The series opens Feb. 21 with “Two Dollars and a Dream,” a biographical film about Madame C.J. Walker, the child of slaves, who became America’s first self-made female millionaire. The film features historic photos, interviews with those who worked for Madame Walker, and music by Duke Ellington and Cab Calloway.

Following the film, Dr. Trudier Harris, J. Carlyle Sitterson Professor of English at UNC-Chapel Hill, will lead a discussion.

“Love, Women, and Flowers,” which will be shown Feb. 28, depicts the story of

Colombia’s third largest export–cut flowers.

But behind the beauty of carnations and chrysanthemums sold in the United States and Europe lies a horror story of hazardous labor conditions for the 60,000 women who work in the flower industry. Cyndi Mellon, from the Center for Women’s Global Leadership at Rutgers University, will lead the discussion following the film. Mellon has traveled extensively in Colombia working with the women in the industry.

On March 7 the series will feature “Nu Shu: A Hidden Language of Women in China,” about the development of a secret female writing system in China that was a way for women to resist the social constrictions of Chinese Society. Dr. Cathy Silber, a professor of Chinese Studies at Williams College and a Bunting Fellow at Radcliffe College, will lead a discussion following the film.
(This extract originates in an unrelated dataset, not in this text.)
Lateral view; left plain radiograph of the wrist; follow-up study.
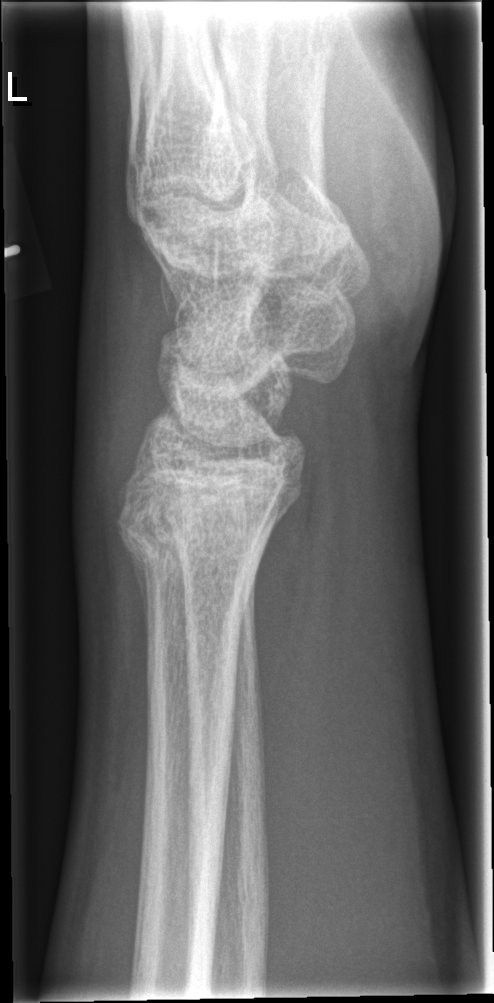 periostealreaction: 1 @ 114 525 157 685
ao: 23r-M/2.1; 23u-E/7
fracture: 113 475 294 581

Silber spent time in China interviewing women who still practiced Nu Shu writing. She is currently writing a book about her findings.

“Beauty and the Beach” will be shown on March 21.

Fun and social comment combine in this lively documentary on the history of women through the evolution of women’s swimwear styles. Joanne Arbuckle and Ellen Dobrovier, from New York’s Fashion Institute of Technology will lead discussion and offer insight after the film.

The series closes March 28 with “Step by Step: Building a Feminist Movement, 1941-1977.”

Proving beyond a doubt that feminism began well before the 1960s, and that its players were not just the white middle class, this inspiring film follows the lives of eight Wisconsin women, six of whom became founders of the National Organization for Women (NOW). A panel discussion with women who have been active in Watauga County’s feminist movement and Appalachian’s Women’s Studies program will follow. Following the panel discussion will be a reception kicking off the 25th anniversary celebration of ASU’s Women’s Studies Program.

The series is partially funded by a grant from the North Carolina Humanities Council, a state-based program of the National Endowment of the Humanities. Other sponsors include: Appalachian’s Women’s Studies Program, Humanities Council, Department of History, Department of Interdisciplinary Studies, School of Music, College of Education, College of Arts and Sciences, College of Business, College of Fine and Applied Arts, The Multicultural Center, Women’s Center, Belk Library, Department of Family and Consumer Sciences, Sustainable Development, Asian Studies Committee, Asian Student Association, and Latin American Studies Program.